== WHAT THE TASK ASKS ==
Please give the lines below again exactly as they stand, from the one that contains "Mittelschiff der Franzsikanerkirche" up to and including the one that contains "Billie Eilish ::: Red Rocks::: 06.05.19", leaving all pictures out.

[Source records]
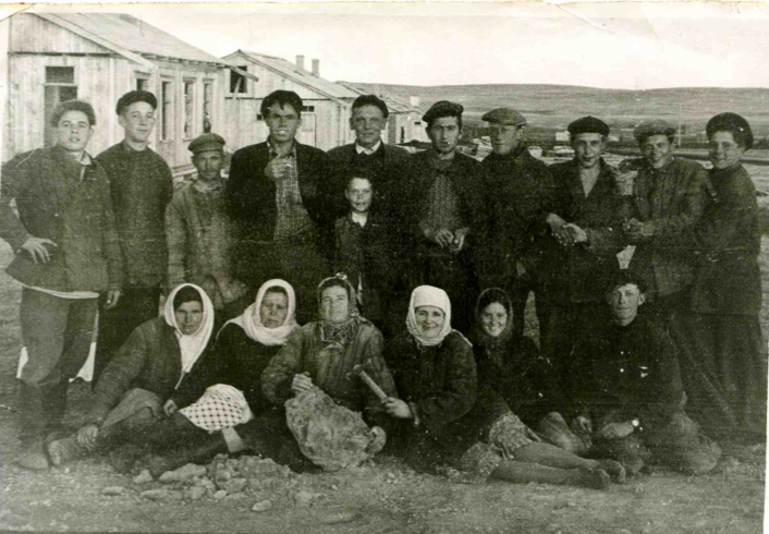 Закладка первой улицы села Богдановское, Кизильский район
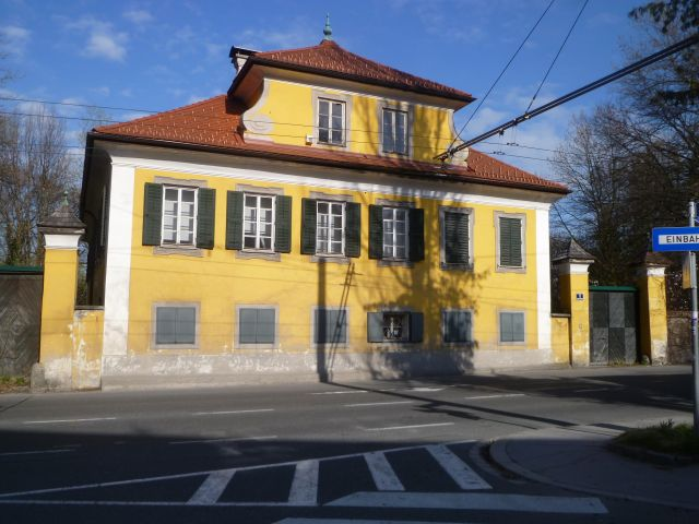 Rauchenbichlerhof in Salzburg von Südosten (Straßenseite)
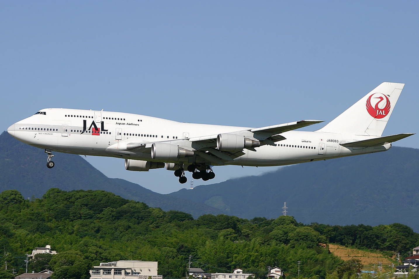 日本航空 ボーイング 747-400 福岡空港
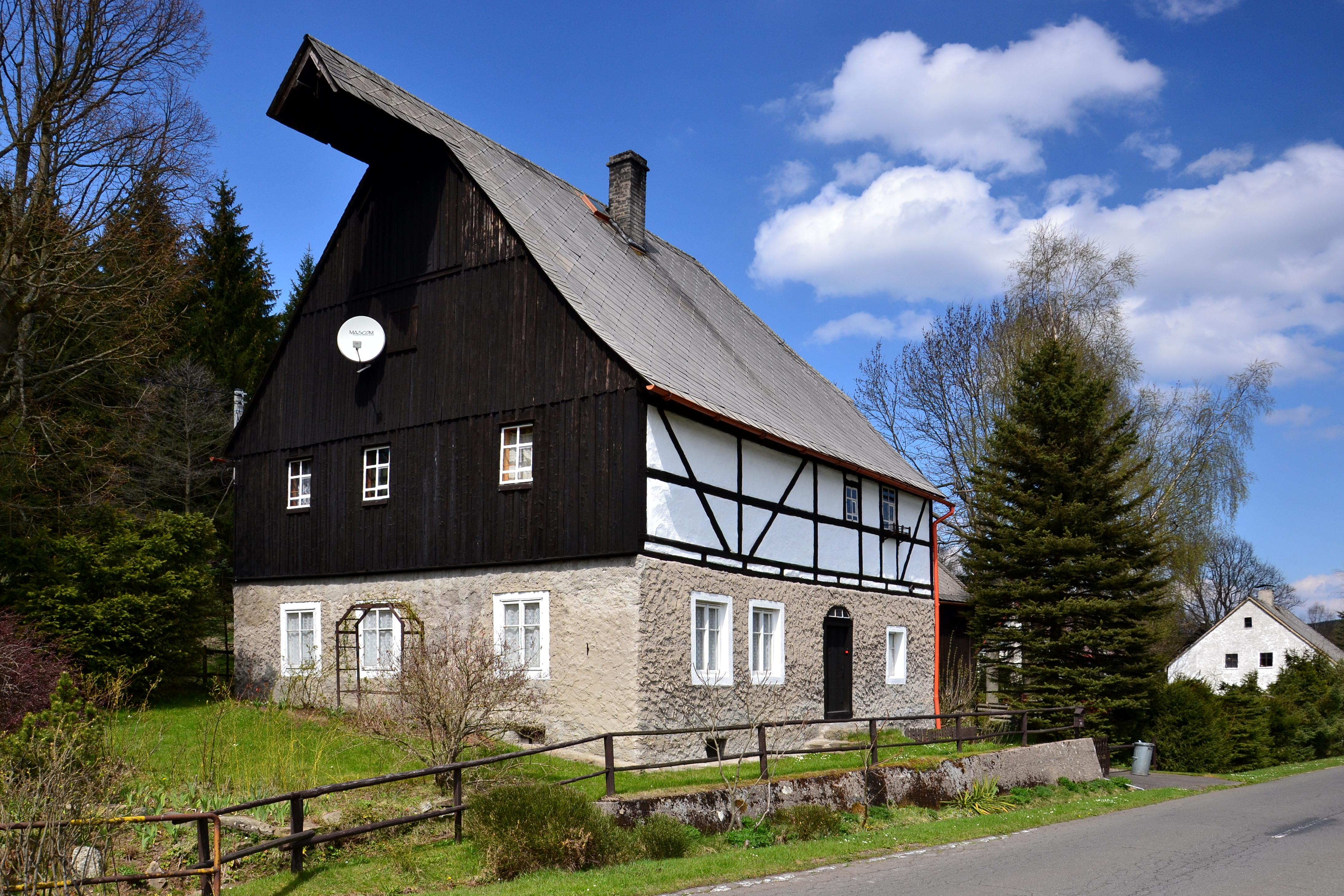 Hrázděný dům
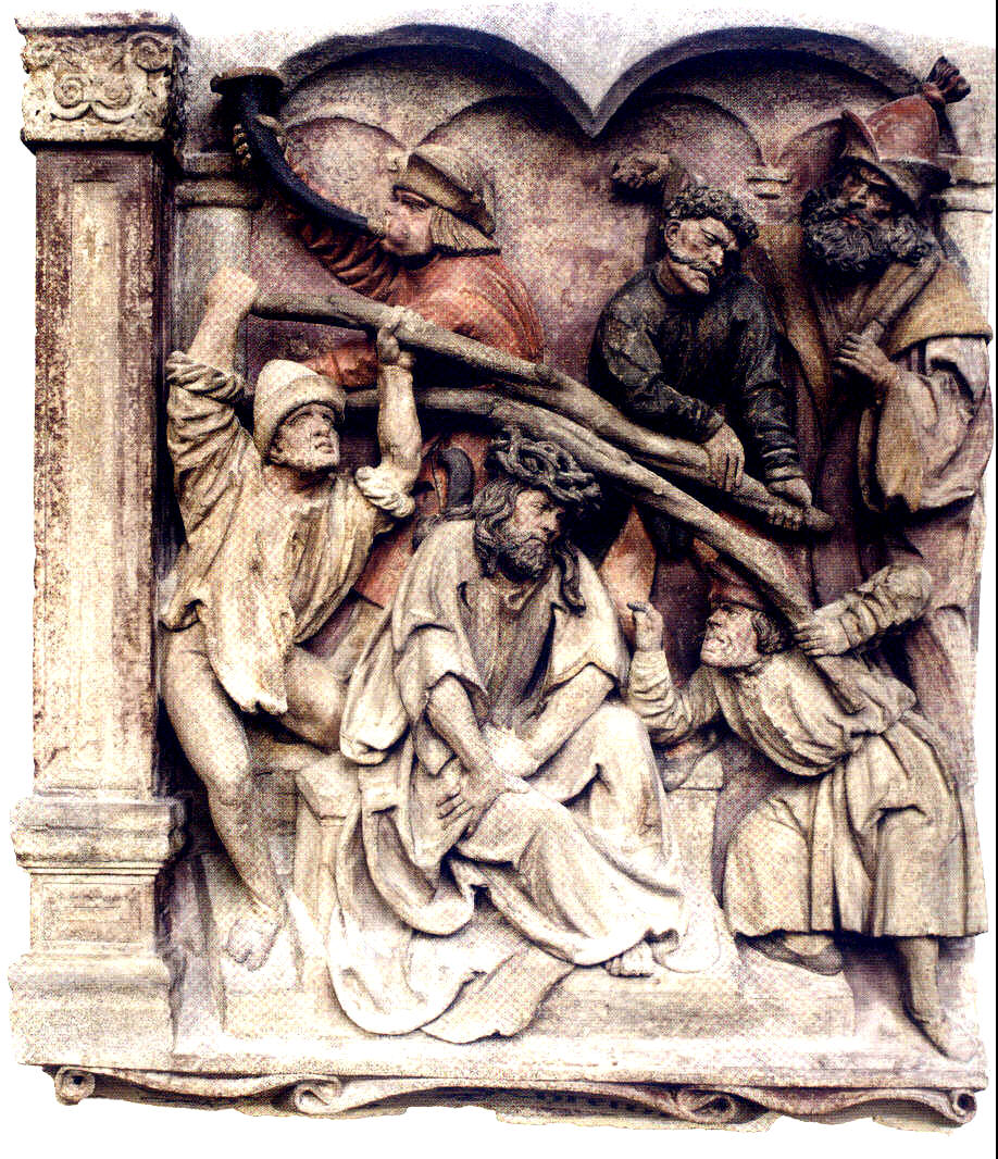 Passionsrelief Dornenkrönung im Stephansdom zu Wien
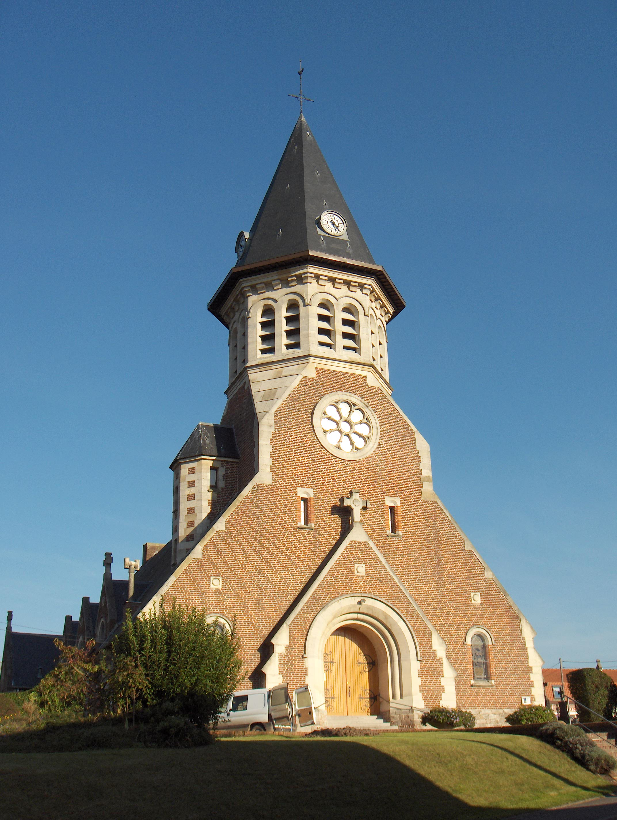 Fromelles (France, dept Nord), tour de l'église
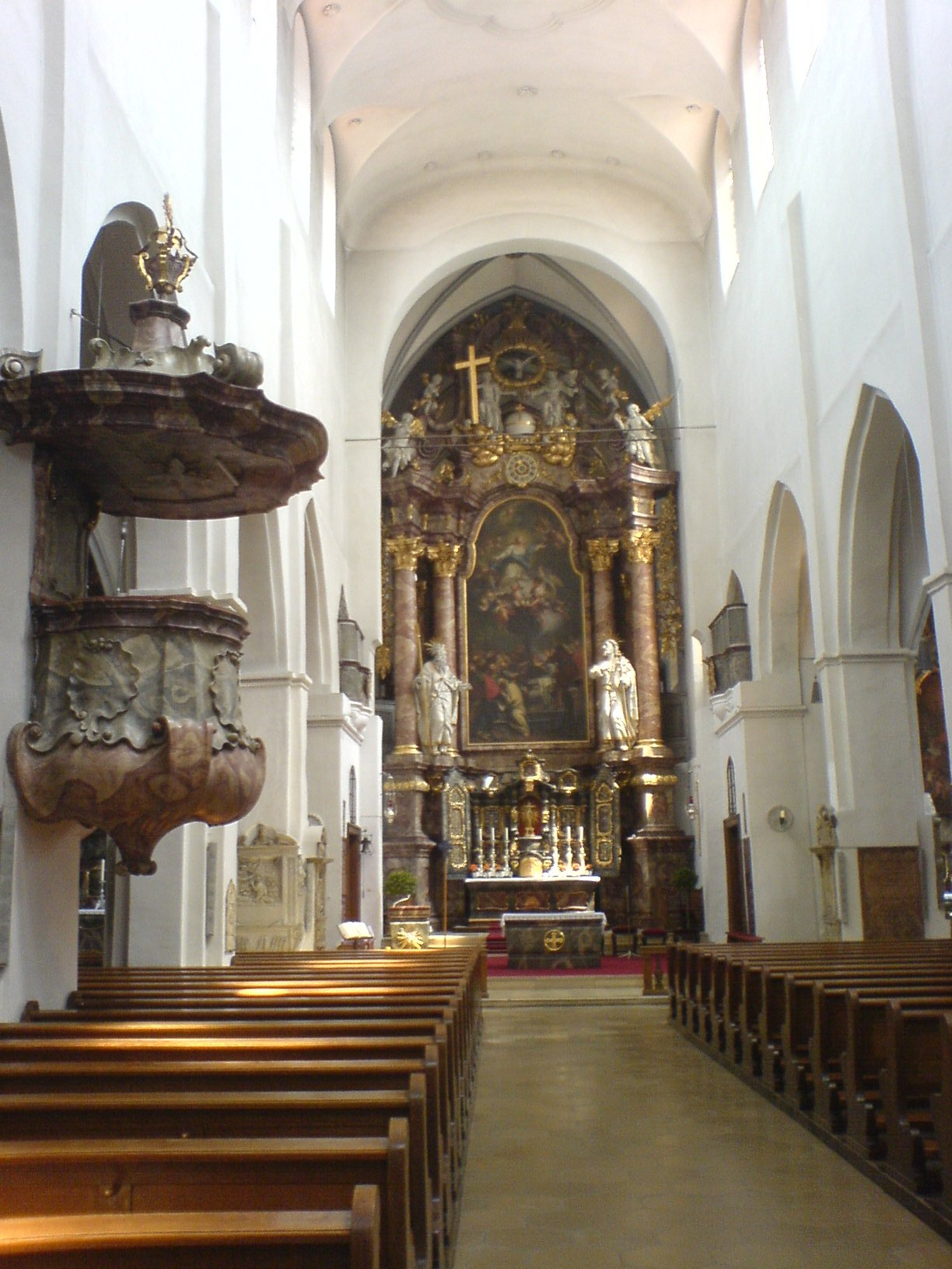 Mittelschiff der Franzsikanerkirche Ingolstadt
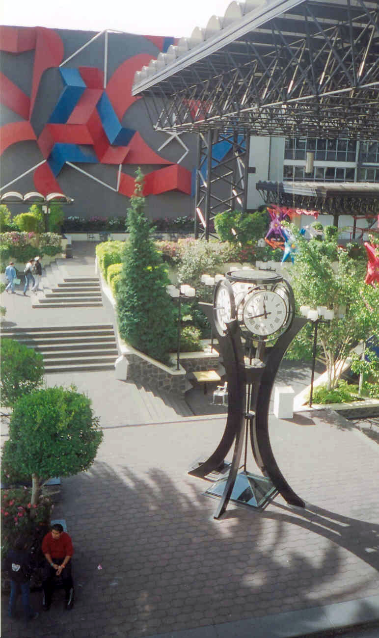 Fondo. Mural hecho por Manuel Felguérez para la ULSA (Universidad La Salle, Campus central.) Foto de plaza La salle. - Mural sculpture by Manuel Felguérez
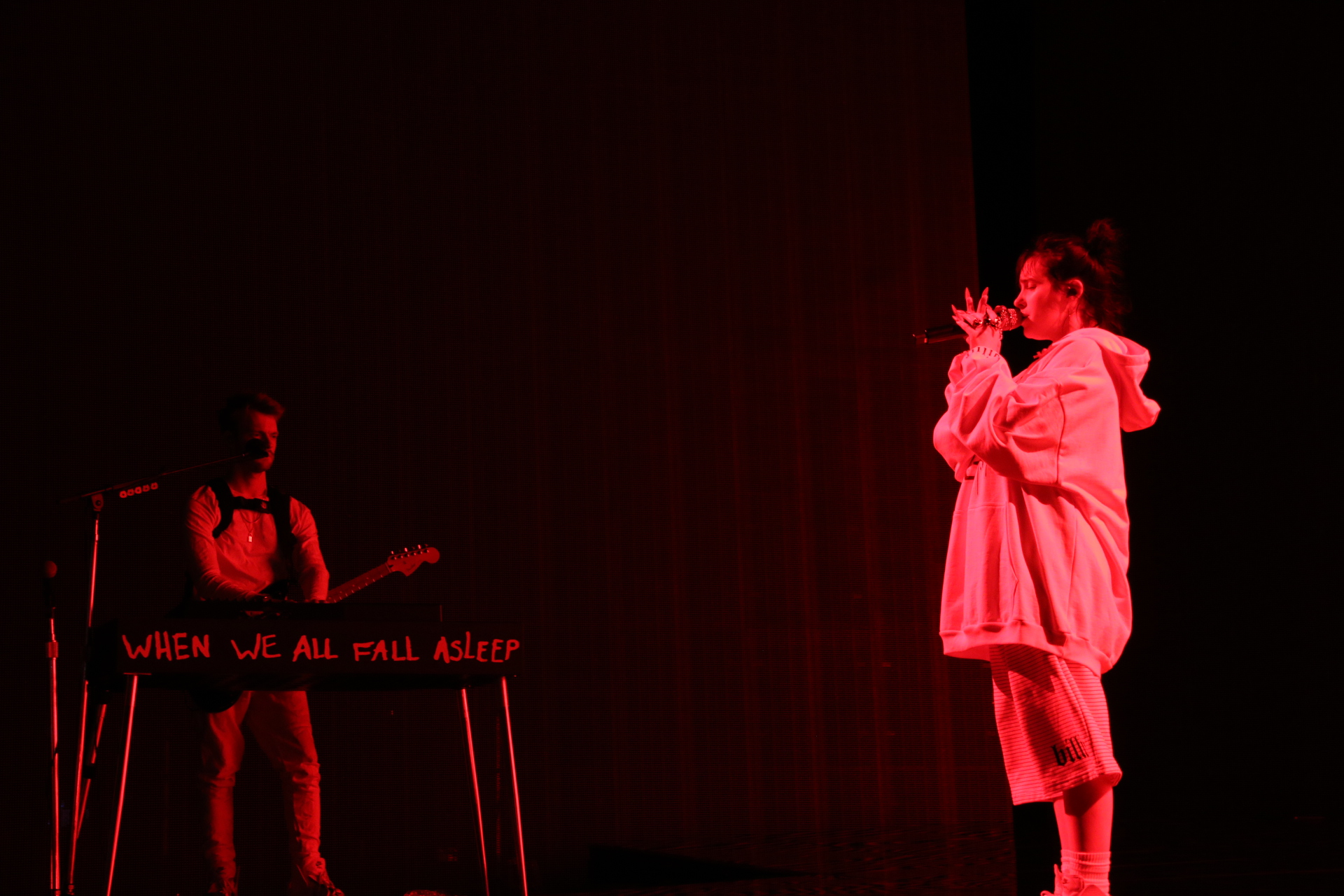 Billie Eilish ::: Red Rocks::: 06.05.19
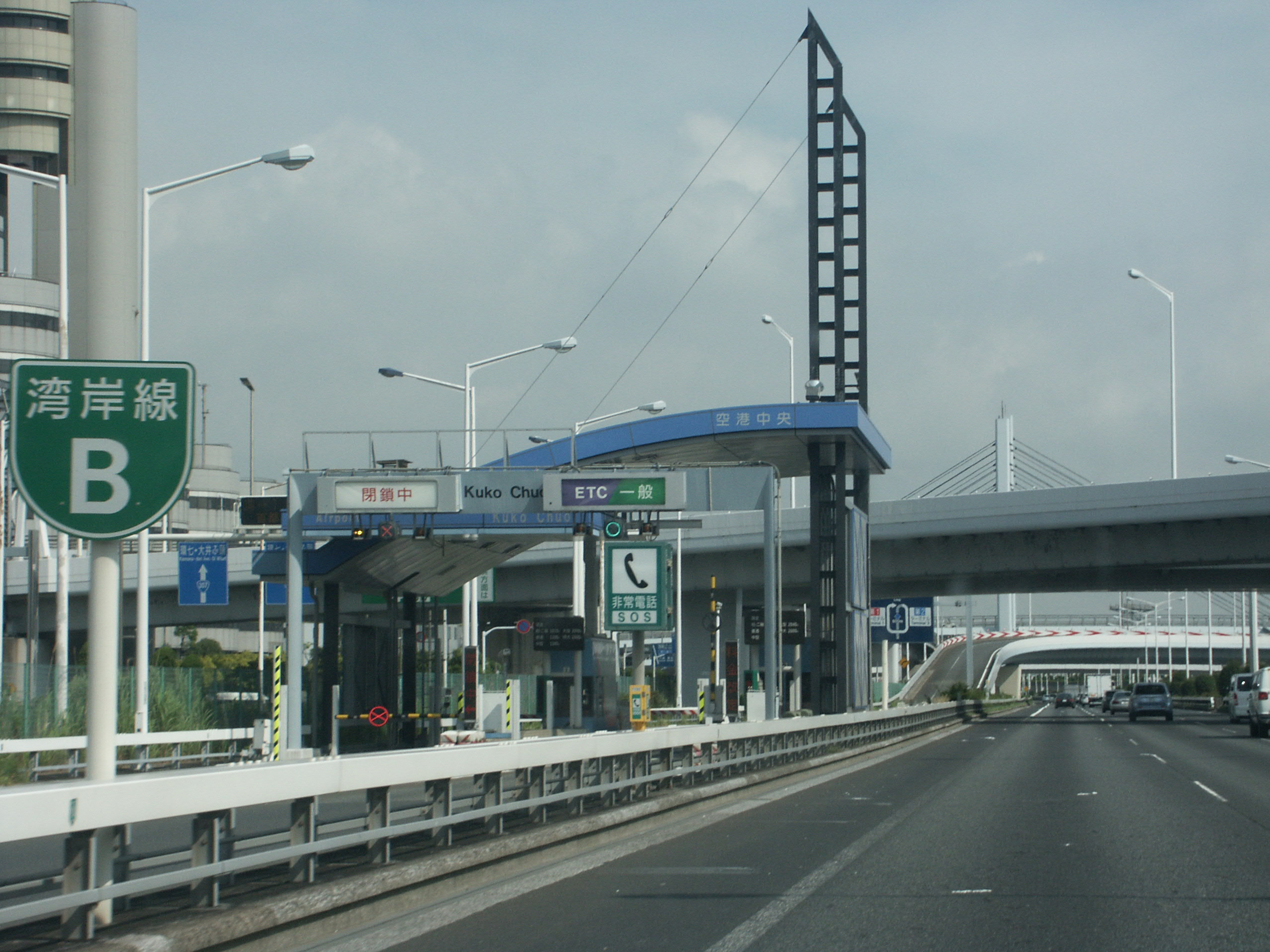 首都高速道路湾岸線東行き空港中央出口料金所

== TASK RESPONSE ==
 Mittelschiff der Franzsikanerkirche Ingolstadt
 Fondo. Mural hecho por Manuel Felguérez para la ULSA (Universidad La Salle, Campus central.) Foto de plaza La salle. - Mural sculpture by Manuel Felguérez
 Billie Eilish ::: Red Rocks::: 06.05.19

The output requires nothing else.